Why not just ask users to email you the data? People know how to use email! Following snippet shows how easy it is to automate fetching the data and then sending to a script to process.

How?

Two venerable unix utilities.

  • fetchmail supports a wide variety of protocols to get email from a remote email server.
  • procmail do something with your email. Including routing to specific mailboxes or commands.

Setup

If you are in recent ubuntu or its derivates, just install these two.

sudo apt-get install fetchmail fetchmailconf procmail

Config

Let us create a fetchmail config file to get data from gmail.

Gmail

First, Configure gmail to support imap.

To make things easier, you should also setup a gmail filter to move emails matching your criteria to a label, from inbox. This way, we can have multiple configs for multiple use cases all using same gmail account.

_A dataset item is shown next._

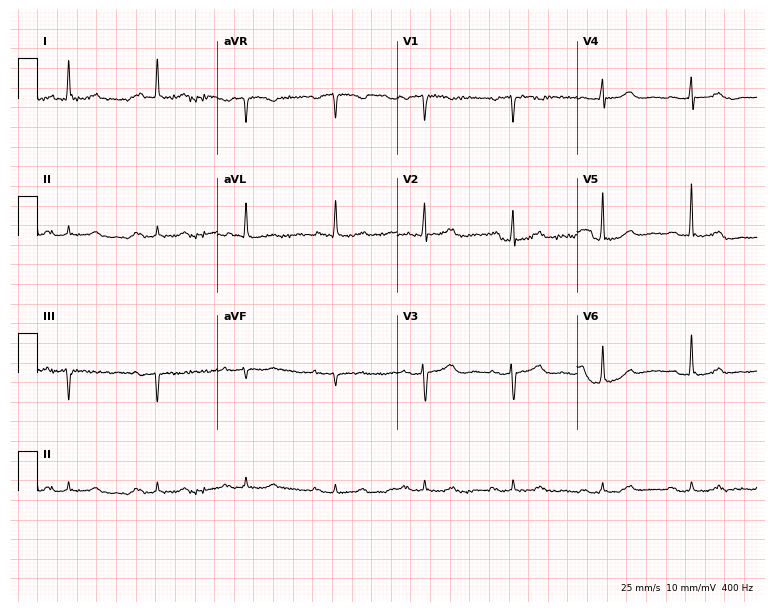
Standard 12-lead ECG recorded from a female patient, 77 years old. Read as a normal ECG.
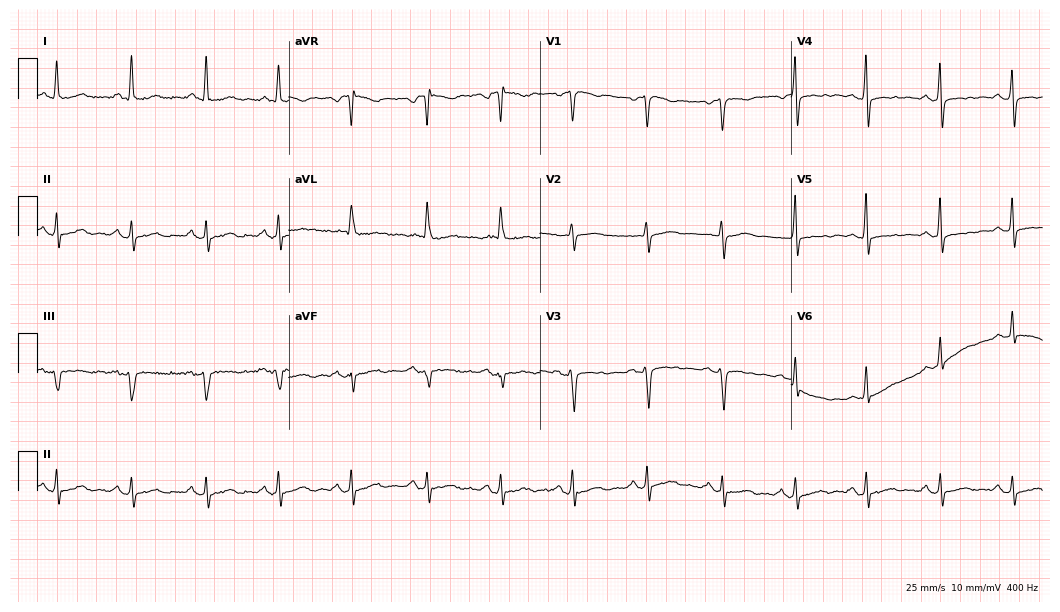
ECG (10.2-second recording at 400 Hz) — a 53-year-old female. Screened for six findings — first-degree AV block, right bundle branch block (RBBB), left bundle branch block (LBBB), sinus bradycardia, atrial fibrillation (AF), sinus tachycardia — none is recorded.

For example, I have one gmail account called myemail@mydomain.com. So, for usecase A, I ask people to email to myemail+a@mydomain.com_ and for usecase B, they send to myemail_+B@mydomain.com_. In gmail, you simply add filters based on To: field in the incoming mail.

Fetchmail

fetchmail.rc is below.

poll imap.gmail.com protocol IMAP
   user "myemail@mydomain.com" is localuser here
   password 'whateveritis'
   folder 'mygmaillabel'
   fetchall
   keep
   ssl
  • fetchall indicates we should get all unread mails from this folder.
  • keep ensures mails are left on the server and not deleted. You can use nokeep if you want to delete the mails we've downloaded.

Procmail

procmail.rc is below.

VERBOSE=0
:0
! `/full/path/to/processemail.py`

What this is doing is that every email that comes to procmail will be passed to this script processemail.py via stdin. There are many samples out there - for example, download attachments using the cool walk method.

Most of the examples also have code for reading from gmail directly, but I prefer keeping getting data and processing data as separate things.

Note that the configuration above is completely reliant on the script - if your script has an error and threw out the content, then fetchmail would have marked the mail as read and you would've lost the content from local.

Integration

Just execute a command as below.

fetchmail -f fetchmail.rc \
  --mda "procmail ${PWD}/procmail.rc"

Straight forward, isn't it? Get the mail and send to mail delivery agent, which is procmail using your config.

Add this to a cron and you are done. fetchmail comes with its own daemon mode too if you prefer that route.

I like to cron things on my own since for different use cases, I have different config files. It is far easier that way than adding multiple filters in procmail to direct to different scripts.